The problem is that too many people in religious education don’t take religion seriously. Young people in school are constantly challenged and have their minds expanded. Whether it’s mathematics, or science or history young people are used to being pushed to excel. But, when they come to religion class are they challenged or are they simply reduced to watching videos or handed colouring-in books?

It’s as if many people involved in religious education have lost their confidence in the Faith. They themselves do not know the answers to some of life’s deepest questions so they assume the Faith doesn’t have the answers. In this context Catholicism is too easily reduced to mere sentimentality: a comfort blanket for the lonely and nice stories for children.

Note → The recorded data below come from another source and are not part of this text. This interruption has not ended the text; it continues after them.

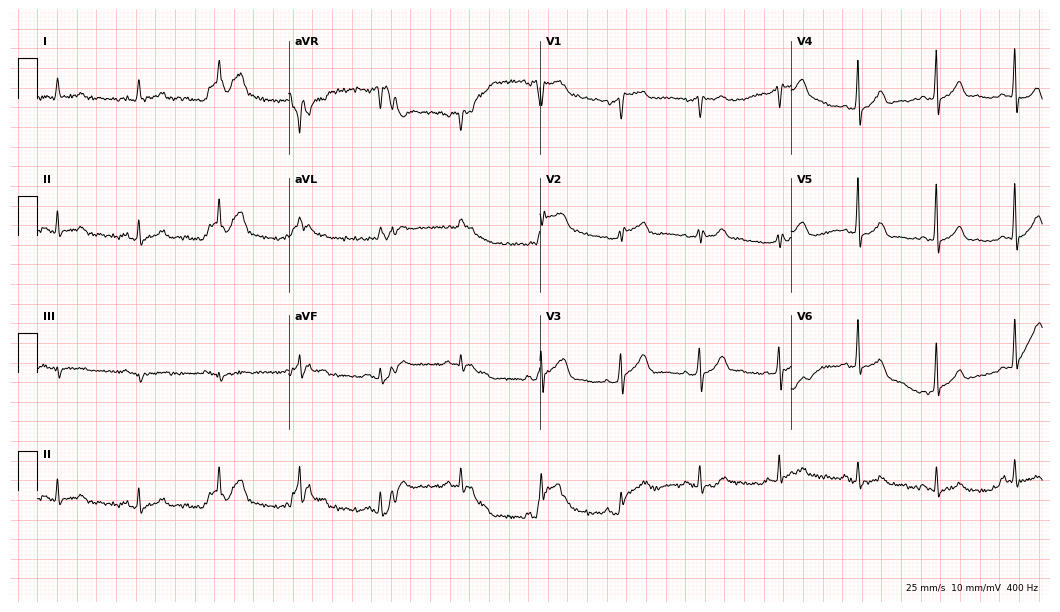
Electrocardiogram, a male patient, 59 years old. Of the six screened findings (first-degree AV block, right bundle branch block, left bundle branch block, sinus bradycardia, atrial fibrillation, sinus tachycardia), none is recorded.
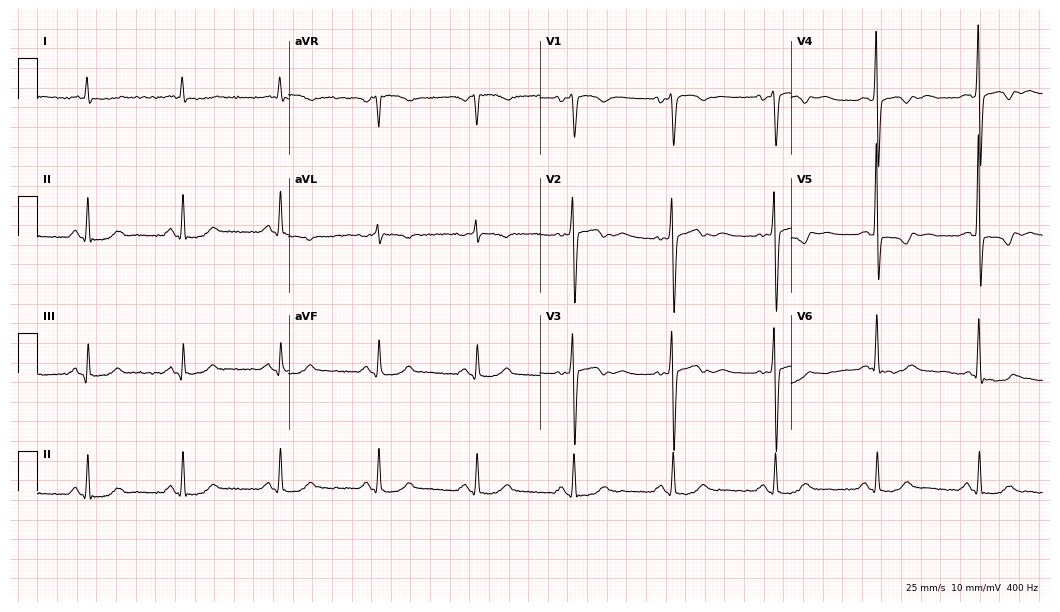
12-lead ECG (10.2-second recording at 400 Hz) from a 53-year-old male patient. Screened for six findings — first-degree AV block, right bundle branch block, left bundle branch block, sinus bradycardia, atrial fibrillation, sinus tachycardia — none is recorded. Other findings, if any, are not listed.
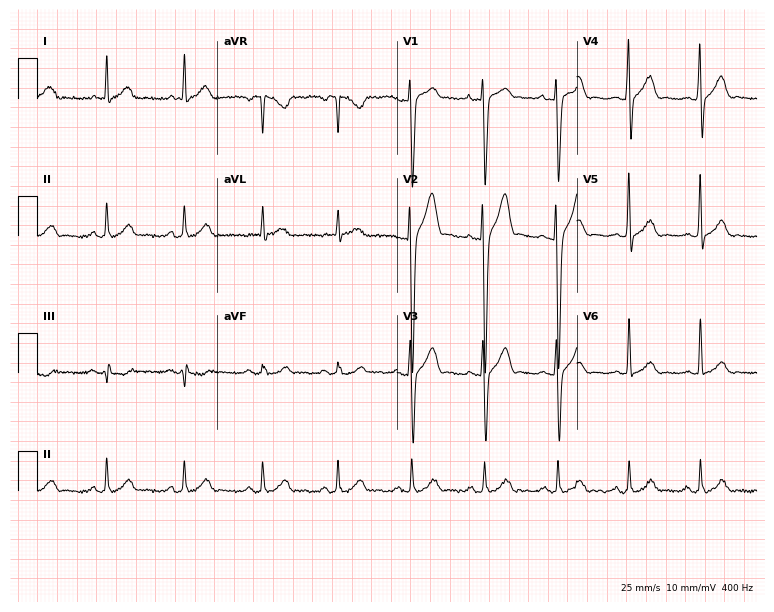
Electrocardiogram (7.3-second recording at 400 Hz), a man, 24 years old. Overall reading on record: normal ECG.

If teenagers and young adults, when faced with deep questions like ‘who am I?’ or ‘what is life for?’, hear only twee sentimentality and inadequate platitudes from the Church is it any wonder they walk away?

Sentimentality and a ‘feel good factor’ will sustain people for a while, but when the big questions arise, faith built on sentiment and feelings falls like a house of cards.

Dumbing down

Catholicism is a radical call, it is about discipleship. But when asked to describe it to young people we too often fall back on pious clichés like “it’s about being nice to people!” If that’s all there is to Catholicism, it’s no surprise that young people take a brief look then walk on.

There is nothing specifically Catholic or Christian about being nice to people. It’s a human thing rather than a religious thing.

We too often fall in to the trap of dumbing down the faith. And a dumbed-down faith, particularly at a time when young people are better educated than they have ever been, is a disaster. It looks pathetic.

And when young people experience a dumbed down faith they think the Faith is stupid, that it is not capable of answering life’s deeper questions.

Life is complex, complex as never before. Young people are constantly faced with issues and challenges that those of an older generation couldn’t have imagined. But, the faith can meet these challenges.

Our Catholic tradition can rise to the encounter and engage young people with the deepest questions of life. However, it can only do this if it is presented in an intelligent and coherent way. Young adults and teenagers don’t want balloons and markers when they come to Church.

Liturgies

They don’t want cringe-inducing liturgies with music or drama sketches that seemed edgy decades ago. Young people want to be treated as they are: intelligent young adults faced with complex realities and with difficult questions to ask. To be welcomed as seekers on a journey, doubters aspiring to faith.

If we as a believing community can’t rise to this, young people will continue to look elsewhere.